The first factory collapse occurred May 16 about 30 miles south of Phnom Penh at the Taiwanese-owned Wing Star Shoes, which employs 7,000 workers and produces shoes for Asics. A mezzanine used for storage collapsed under weight it wasn’t designed to bear. Three workers were killed and 11 injured, although 50 were caught in the wreckage.
Yarn Neat, an assistant stock manager, told the Wall Street Journal that the floor had started shaking when she helped load materials into the mezzanine a week earlier and that she was afraid to walk under it. She had raised her concerns with superiors, who did nothing.
In March workers at Wing Star Shoes stopped work and blocked the main road for one hour, protesting low wages and dangerous working conditions.
Another 23 workers were injured during lunch May 20 as the shoddy building that housed the break room at Hong Kong-based Top World factory in Phnom Penh collapsed into a lake. The company produces for Swedish fashion giant H&M.
“Wages and health and safety are the most important issues for workers here,” Sokny said. “The working conditions are so bad that workers often faint on the shop floor because of heat, lack of ventilation, malnutrition, chemical exposure and long workdays.”
In January the Labor Ministry reported that more than 1,600 workers fainted at some 20 factories last year. The announcement came after the Free Trade Union gave the figure of 2,107 workers at 29 factories.
Strikes and other actions demanding wage raises and improved conditions are numerous. According to the FTU, some 85,000 workers at 101 factories were involved in strikes and other actions last year.
“It’s the only powerful tool we have,” Sokny explains. “We strike and do actions all the time. That’s the only way we can win anything.”
In December the Kingsland factory, which produces underwear for Walmart and H&M, closed and laid off workers without paying wages and severance. Starting Jan. 3 as many as 200 workers camped outside the plant in Phnom Penh to stop the company from moving machinery and other assets before workers were fully paid. On Feb. 27, 82 of the workers launched a hunger strike.

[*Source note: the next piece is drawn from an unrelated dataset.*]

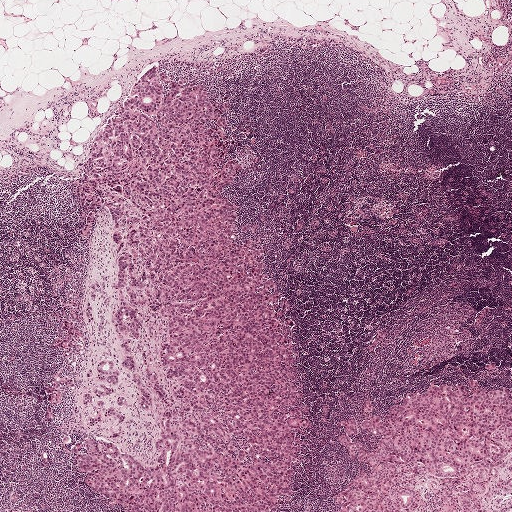
This is a crop of a whole-slide image: an H&E-stained breast-cancer sentinel lymph node section at roughly 2.5× magnification (about 3.9 µm per pixel; the crop spans about 2.0 mm).
Outlines of the eight largest metastatic tumour regions, each a closed clockwise path in crop pixels (x, y), largest first: region 1: (151, 66), (229, 95), (222, 161), (237, 171), (221, 192), (234, 241), (264, 249), (289, 304), (312, 426), (274, 511), (110, 509), (71, 451), (98, 436), (150, 467), (161, 412), (182, 410), (160, 361), (168, 325), (137, 307), (125, 371), (109, 216), (82, 237), (73, 194), (98, 127); region 2: (470, 380), (489, 390), (503, 386), (511, 400), (511, 511), (338, 511), (335, 497), (370, 470), (338, 437), (370, 453), (379, 439), (367, 430), (348, 434), (344, 419), (367, 422), (372, 415), (383, 422), (407, 394), (422, 394), (432, 384), (464, 386), (472, 398), (475, 393); region 3: (108, 359), (115, 363), (118, 377), (116, 386), (110, 387), (114, 393), (106, 398), (97, 396), (92, 406), (84, 406), (79, 396), (86, 393), (93, 392), (94, 389), (101, 385), (96, 368), (101, 360); region 4: (69, 310), (73, 311), (77, 314), (78, 320), (73, 324), (73, 330), (76, 341), (80, 346), (80, 351), (79, 356), (76, 357), (70, 357), (65, 356), (64, 354), (65, 350), (54, 346), (57, 339), (69, 334), (59, 329), (63, 322), (60, 314), (60, 312), (66, 312), (68, 315); region 5: (60, 373), (63, 376), (69, 377), (74, 379), (78, 390), (76, 392), (72, 391), (65, 384), (62, 383), (60, 391), (62, 397), (60, 402), (58, 405), (52, 406), (52, 417), (49, 422), (47, 422), (43, 421), (43, 419), (47, 410), (55, 396), (54, 390), (50, 387), (52, 380); region 6: (136, 373), (140, 374), (150, 392), (152, 403), (149, 411), (142, 410), (139, 391), (131, 381), (133, 375); region 7: (146, 368), (156, 373), (165, 390), (169, 407), (166, 406), (157, 397), (152, 387), (151, 382), (146, 378), (145, 376), (145, 369); region 8: (101, 399), (107, 407), (115, 407), (120, 409), (126, 416), (126, 420), (120, 422), (115, 418), (106, 419), (101, 408), (96, 405), (97, 400).
Two more, smaller tumour regions are not outlined.
Four more small tumour pieces are annotated here but not outlined.
The annotated tumour makes up about 35% of the crop.

Two days later Walmart and H&M agreed to a $200,000 settlement.
“We decided to go on a hunger strike to show that we are not workers who can be pushed around,” 26-year-old Sorn Sothy, a leader of the action, told Warehouse Workers United March 1. “We are strong, committed and united.”
On May Day garment workers marched to demand a raise in the monthly minimum wage from $80 to $150. The level is set by a Labor Advisory Committee comprised of representatives from the government, employers and unions.

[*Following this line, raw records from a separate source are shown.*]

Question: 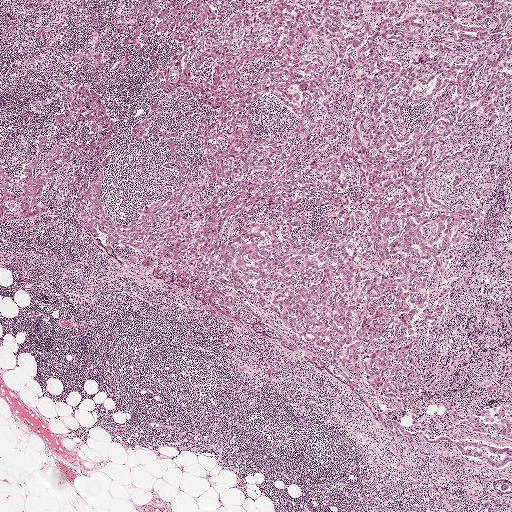
Lymph node section stained with H&E, from a whole-slide image of a breast-cancer sentinel node. Magnification about 2.5×, about 2.0 mm across the frame, about 3.9 µm per pixel.
Estimate the proportion of this field that is metastatic tumour.

Choices:
 (A) about 5% or less
 (B) about 10% to 20%
 (C) about 25% to 45%
 (D) about 50% or more
 (E) none: no tumour is outlined

Answer: (B) about 10% to 20%
About 15% of the field is tumour.
The outlined metastatic tumour's edge, as a closed clockwise path of 20 points: (374, 114), (404, 131), (418, 126), (414, 158), (430, 147), (433, 158), (450, 155), (430, 188), (449, 205), (452, 225), (442, 261), (450, 290), (444, 316), (410, 350), (336, 364), (221, 284), (198, 257), (206, 206), (336, 158), (356, 116).

“It’s supposed to implement a raise every fourth year,” Sokny said. “But nothing happens unless workers go into action with strikes and other protests. That’s how we won the raise to $80 in March. We need a bigger raise. Workers are hungry. The wages are not enough to pay rent, food and what your family needs.”

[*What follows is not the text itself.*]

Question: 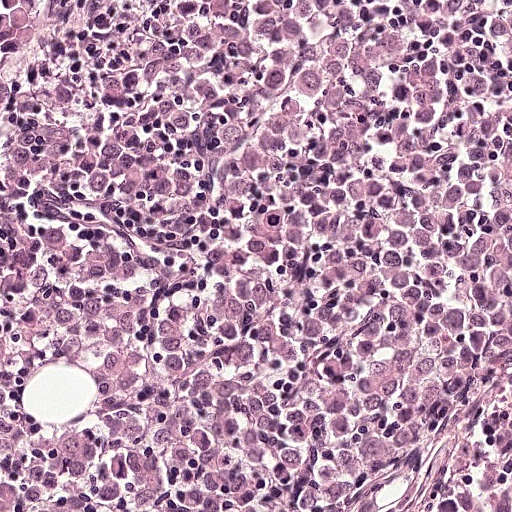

On March 28 Prime Minister Hun Sen issued an instruction that workers must stop striking and protesting. But they have continued, including in two actions that demanded reinstatement of workers’ representatives fired by bosses. In one instance some 100 workers gathered outside a provincial police station, demanding the release of seven workers accused of inciting others to protest.
Sokny said the challenge is to win more long-term improvements in wages and working conditions. The vast majority of workers are on short-term contracts, mostly three months. Those who the bosses see as leaders or “troublemakers” don’t get new contracts. New workers are often brought in with contracts that reverse previously won gains.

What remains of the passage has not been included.